O profeta do apocalipse árabe
16/05/12 17:25ISTAMBUL – Faço uma parada forçada de algumas horas em Istambul a caminho do Cairo, onde acompanharei a imprevisível reta final da campanha presidencial no Egito.
A escala é involuntária, mas acabou sendo um ótimo trampolim para mergulhar nas questões mais intrigantes da primeira eleição para presidente desde a renúncia do ditador Hosni Mubarak: o novo Egito continuará secular ou dará uma guinada definitiva rumo ao Estado islâmico, arrastando toda a região junto? Um meio termo é possível, como no exaltado modelo de democracia islâmica da Turquia?
O embate final promete fortes emoções. Até alguns dias atrás, parecia certo que a disputa ficaria entre o secular Amr Moussa, ex-chanceler de Mubarak, e o islamita (relativamente) moderado Abdel Moneim Abol Fotouh. Mas a últimas pesquisas trouxeram uma surpresa. Agora, quem diria, o último premiê de Mubarak, Ahmed Shafiq, aparece forte no páreo.
Difícil prever o futuro do Egito, mas há quem o faça, e com cores soturnas. Entre um kebab e um café turco, leio o mais recente livro do jornalista britânico John Bradley “After the Arab Spring” (depois da primavera árabe, não publicado em português). Baseado nos dez anos que viveu no Egito, Bradley não tem dúvidas: o país dos faraós segue o mesmo roteiro do Irã, caminhando em direção à teocracia islâmica.
John Bradley talvez esteja sendo pessimista demais, mas ele tem credenciais para ser ouvido. Pelo que sei, foi o único analista a prever a revolta contra Mubarak, ainda em 2008, num livro que na época foi proibido de sair no país pelo ex-ditador. Se o economista Nuriel Roubini ficou famoso como “Dr. Apocalipse”, por ter previsto a crise financeira global, Bradley faz o papel de profeta das trevas do mundo árabe pós-primavera.
Antes de pegar o meu vôo para o Cairo, traduzo aqui um trecho de seu livro, em que Bradley explica o paralelo que faz entre a Revolução Islâmica do Irã e a revolta que derrubou Mubarak.
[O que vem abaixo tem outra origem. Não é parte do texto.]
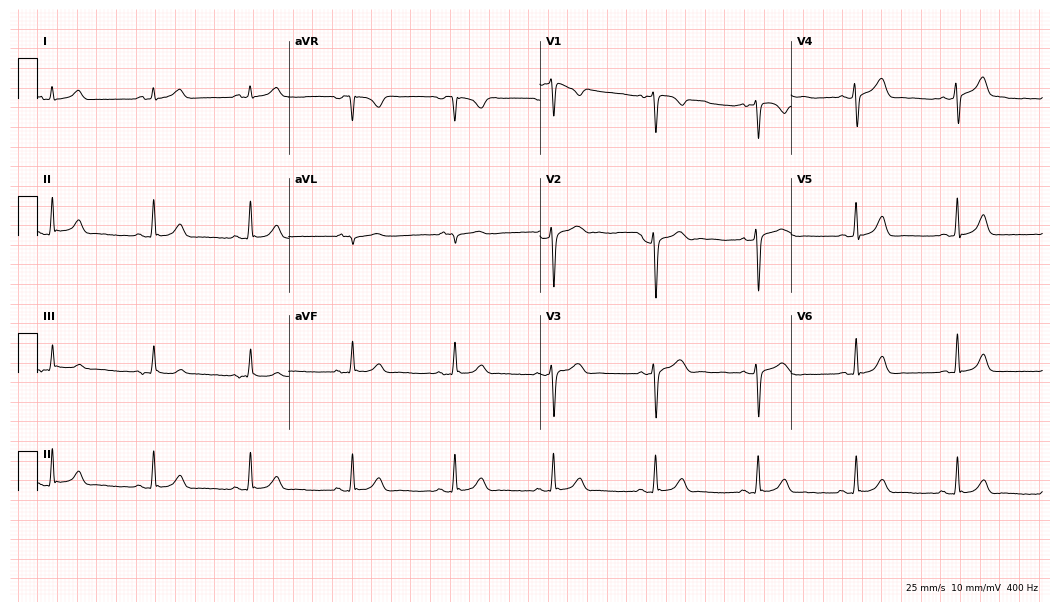
Electrocardiogram, a 32-year-old male patient. Overall reading on record: normal ECG.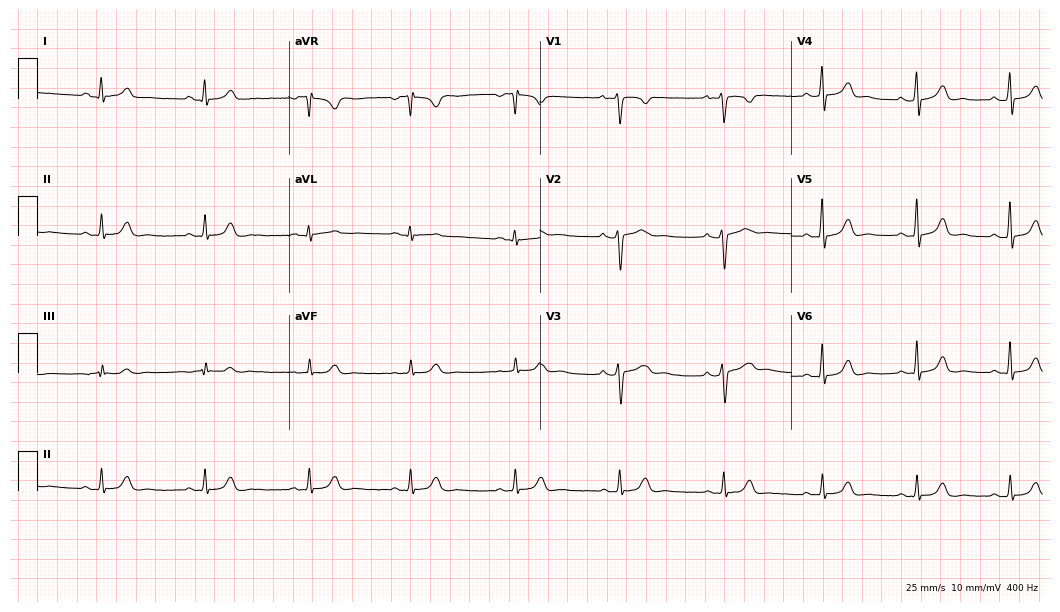
Electrocardiogram, a 39-year-old female. Overall reading on record: normal ECG.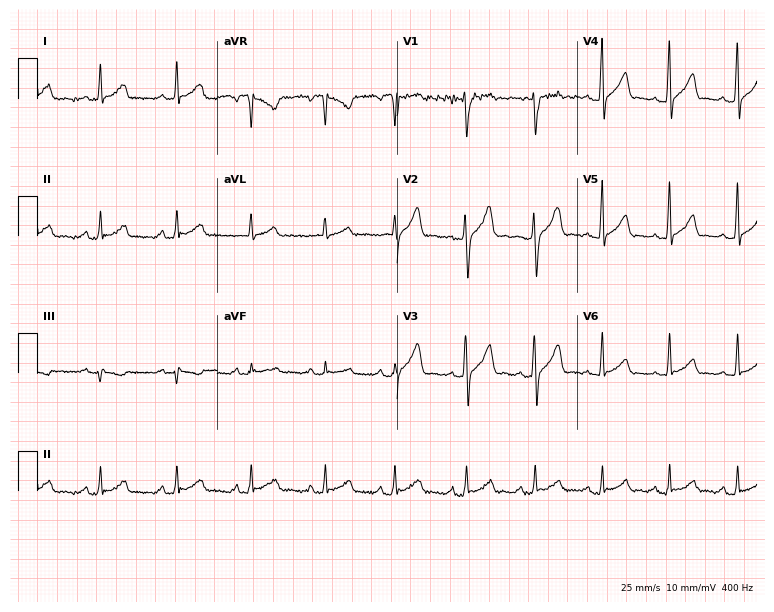
12-lead ECG from a 42-year-old male. Labelled as a normal ECG.

“A Revolução Iraniana de 1979 é sempre descrita, de forma imprecisa, como uma revolução islâmica, mas em seus estágios iniciais ela tem uma espantosa semelhança com o Egito de janeiro de 2011. As massas nas ruas foram atraídas de todos os setores da sociedade iraniana; a classe trabalhadora e a classe média, marxistas, antiimperialistas, feministas, reformistas de direita de dentro do sistema _ e, sim, também islamitas. No caos do Irã pós-revolucionário, as forças do aiatolá Khomeini emergiram como a oposição mais poderosa, disciplinada e bem organizada, e ele era o líder mais reverenciado e carismático. É por isso que suas hordas islamitas foram capazes eventualmente de triunfar, massacrando os rivais que, apenas meses antes, haviam colocado nelas sua confiança como companheiros de revolução. Independentemente de seu apoio minoritário, os islamitas no Egito tendem a ocupar o vácuo da mesma forma. Em seguida, eles irão impor sua agenda sobre a maioria, embora ainda exista motivos para esperança de que não o farão com o mesmo nível de violência tirânica e a brutalidade como ocorreu no caso do Irã”.
Não tenho tantas certezas como Bradley. As eleições presidenciais da próxima semana começarão a desvendar se o novo Egito está mais para a Turquia ou para o Irã. A partir de amanhã trarei relatos diários sobre esse momento crítico da mãe de todas as revoluções árabes aqui no blog e na versão impressa da Folha.